I am a systems architect and AI researcher in Intel's Systems Architecture and Engineering team, working on inference-oriented, memory-centric system architectures — disaggregated and in-network memory, KV-cache placement across heterogeneous memory, and the serving of vision-language-action (VLA) models for robotics on dataflow and heterogeneous accelerators. My background is in physics and high-performance computing, and I have spent more than a decade at the intersection of computer systems, AI infrastructure and performance, across both industry and academia. The throughline: the FLOP/s-versus-TB/s balancing act, applied recursively at every layer of the memory hierarchy.

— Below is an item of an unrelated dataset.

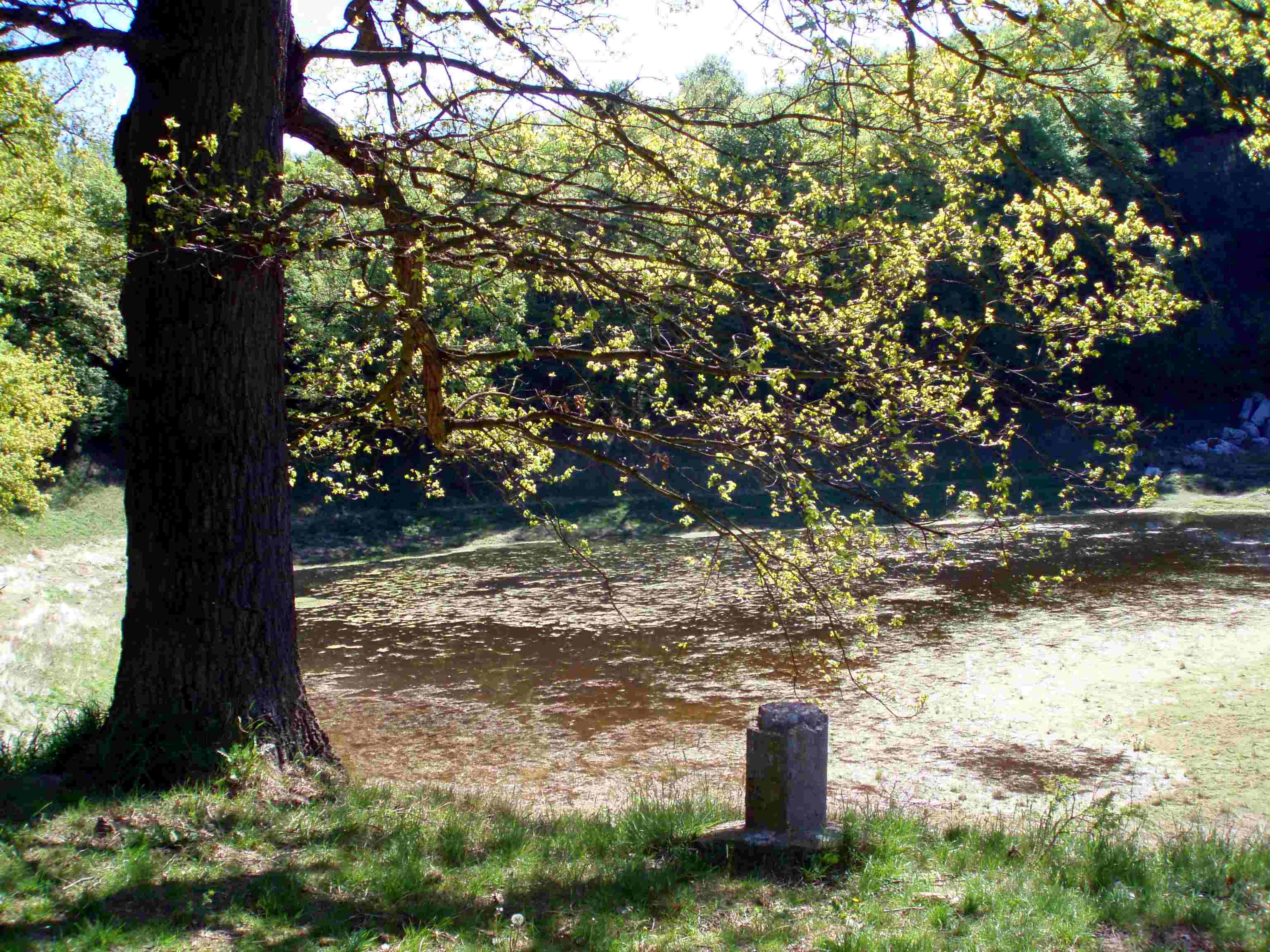 Bauerngraben im Naturschutzgebiet „Gipskarstlandschaft Questenberg“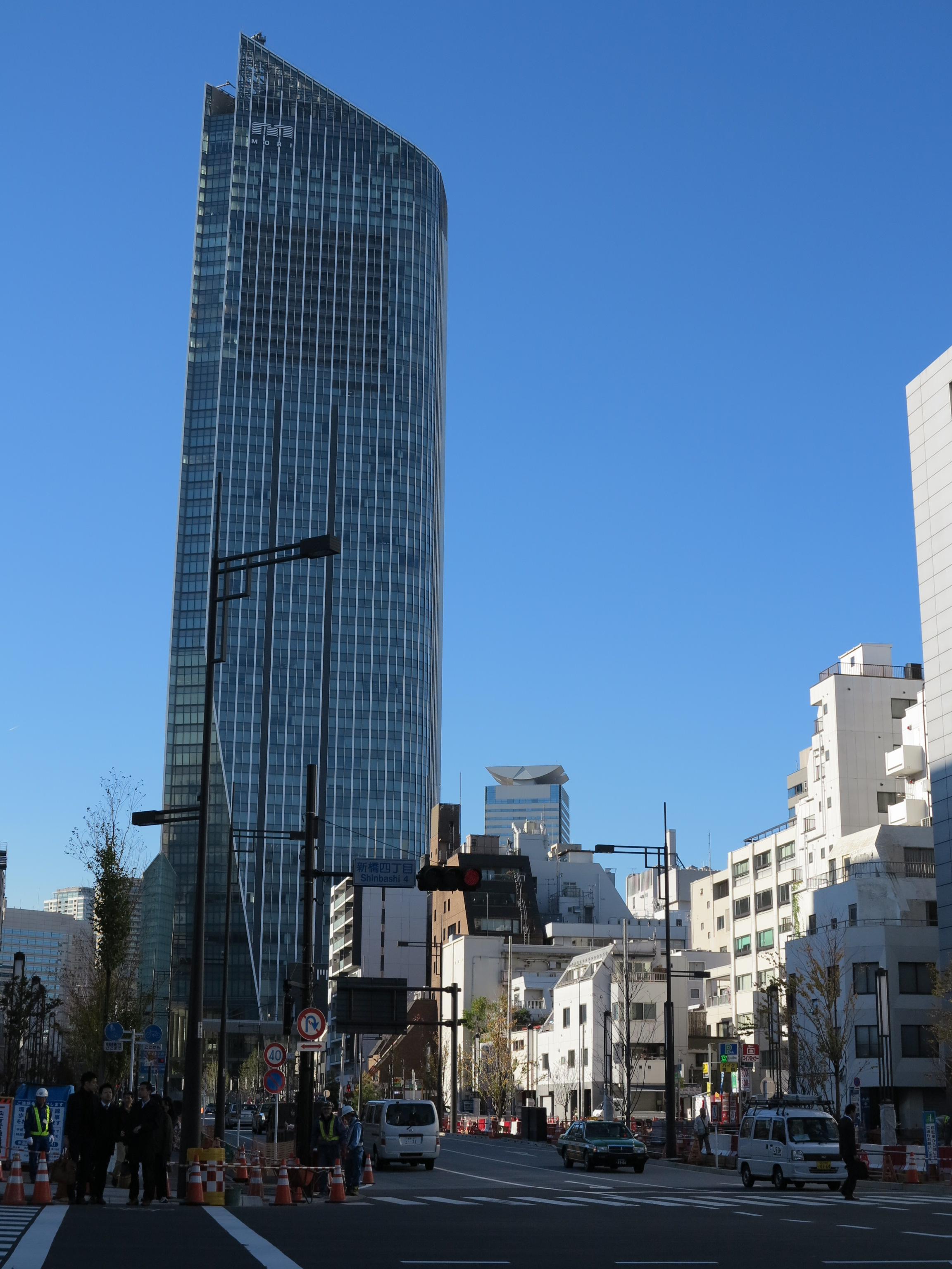 環二通りから虎ノ門ヒルズを臨む。新橋4付近

Technical lead for SPEC Cloud benchmark simulation and system-level performance projection, leading a team of five. Drive next-generation, inference-focused architecture research for large-memory-capacity serving — silicon photonics and rack-scale optical interconnects, dataflow vs. heterogeneous accelerators, disaggregated and in-network memory, and VLA-model serving for robotics.
Coordinated research with leading scientists on next-generation AI algorithms — GNNs, NLP and recommendation systems — for graph analytics and security.
Drove novel AI optimizations (SIMT, sparse-compute acceleration, quantization) and led AI workload characterization for the Intel PiUMA sparse accelerator. Based at the University of Edinburgh, collaborating with K. Heafield and P. Boyle.
HPC and data-science leadership across finance, cyber security and exascale; porting, profiling and optimisation on academia–industry collaborations.
Characterized vision-language-action robotics models (π0.5, GR00T) as a two-frequency serving workload and mapped them onto candidate architectures, comparing dataflow accelerators (Groq) against heterogeneous GPUs — a common FLOP/s-versus-TB/s balancing act across the memory hierarchy.
Assessed silicon-photonics and rack-scale optical interconnect technologies (e.g. Celestial AI) for memory-centric inference, comparing latency, throughput and cost across on- vs off-chip solutions; explored disaggregated compute/memory and in-network memory.
Established and led a cross-organisation collaboration — around seven contributors across Intel, Intel Labs and Harvard University (SEAS) — on graph-learning acceleration for Intel PiUMA. Owned inception, stakeholder management, software development and performance optimization — resulting in ISPASS 2023, a TASK Quarterly journal paper (2024) and a US patent.
Part of the Intel–University of Edinburgh collaboration (K. Heafield) on CPU-efficient, low-precision (int8) Marian neural machine translation, which won the 2020 NGT efficiency task. The underlying int8 GEMM kernels were adopted into the SPEC CPU benchmark in 2026 — where Marian machine translation is the sole NLP workload.
Built system-level workload characterization of ARCHER (UK national supercomputer) and researched data-aware, workflow-enabled HPC scheduling (SLURM-class) for Intel 3D XPoint non-volatile memory.
Designed and optimized the software stack of a custom GPU cluster — Highest Linpack at ISC'14 (3.38 Tflops/kW, est. 4th on the June 2014 Green500). Ported GADGET-3 kernels to GPU via OpenACC for 2× speedup.